Saint Rose should be very proud. This is the only institution in the United States that actually did this in Sierra Leone as far as I know and that’s a big deal. I’m not the only professor in the United States from Sierra Leone.

On how he knew things had changed: When you get off the plane they take your temperature at the airport before you even have your passport stamped. And you fill in a form with your phone number and they give you a hand-out about the symptoms of Ebola. Then you go wash your hands with chlorinated water before you enter the country.

You get the sense that something is different right away.

On the holidays that weren’t: The tradition is that everyone, Muslim and Christian, spends New Year’s Eve in church. They go at 10 p.m. and make sure they are in church when the new year rolls in. Then, after midnight, it’s a big celebration.

But this time around that didn’t happen. The government ordered churches to end services by 5 p.m.

Normally, people have weddings in December. But there were no big wedding parties. It was very subdued because of Ebola. When people congregate in large numbers it might spread the virus.

On the vast amount of death: It is difficult to imagine until you’ve seen it. You hear the ambulances, they call them burial teams and you see them going past every few minutes.

They ran out of space to bury the Ebola victims at the Kingston Cemetery. It was that serious. Then, people started leaving dead bodies out on the street. In some instances people who truly loved their relatives would take care of them even after they died and that’s how they got infected.

Normally you call “117,” which is the Ebola emergency number, and the ambulance would come. But if the burial team did not show up and the dead body was in the house, relatives would wash the bodies of their loved ones – an action that exposes them to infection. The virus is most active in dead bodies.

You got the numbers every day, “This many people are dying in our country.” When you see people dying every day it changes your outlook.

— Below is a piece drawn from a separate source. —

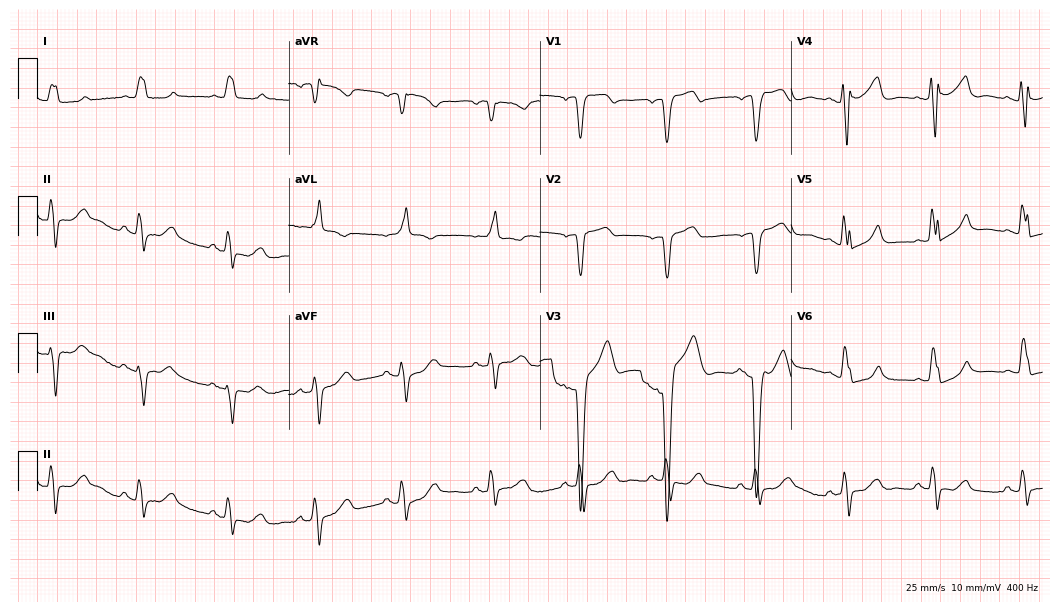
12-lead ECG (10.2-second recording at 400 Hz) from a woman, 82 years old. Findings include left bundle branch block (LBBB).

On the suspicion: One thing that really stood out was the suspicion. Everybody was suspected of having Ebola. People were saying “you only get Ebola from people you know,” and what that does is throw apart social communities. People were sometimes more suspicious of people closest to them. When they explain their rationale, it made sense. You’re not going to shake hands with someone you don’t know in such a situation.

My nephew’s wife died of Ebola and their house was quarantined. He needed money to go to the hospital but I didn’t allow him to come to the house where I was staying. I dropped the money off at his sister’s.

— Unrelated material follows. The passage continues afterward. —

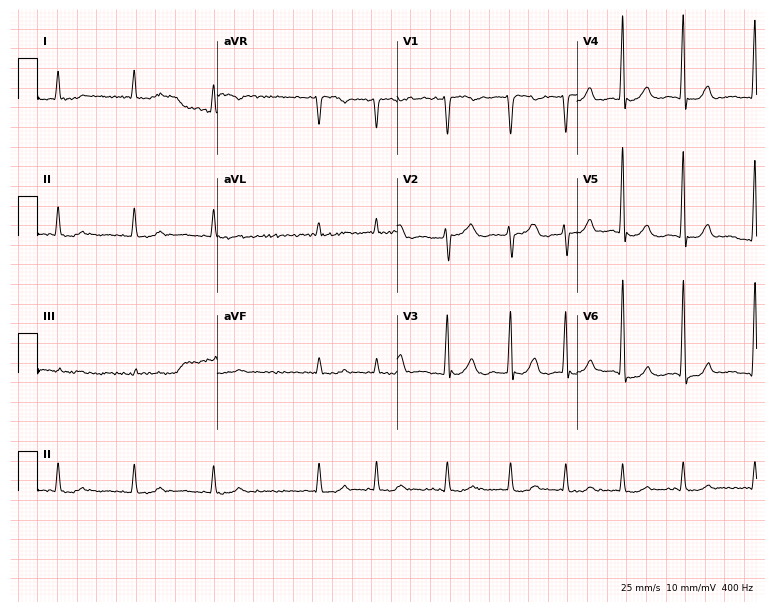
Resting 12-lead electrocardiogram (7.3-second recording at 400 Hz). Patient: a male, 83 years old. The tracing shows atrial fibrillation.

On his family: When I go home I usually visit all family members. I didn’t see my parents this time around. They were quarantined. This time I didn’t visit anyone. I did not leave the city.

Mission accomplished: (from left) Eric Mustapha-Ngabeh V, chief of Peje West, with his daughter, Juliana Mustapha, and wife, Doris Mustpaha, show their appreciation for the bags and bags of rice and other food delivered to their quarantined region of Sierra Leone, using funds collected at Saint Rose.

My father succeeded his elder brother as Paramount Chief of Peje West, about 250 miles from Freetown. As many as 50 villages make up his chiefdom.

Villagers come to the house and say, “This is my problem and I beseech you to find a solution.” He can’t say, “I can’t do it.”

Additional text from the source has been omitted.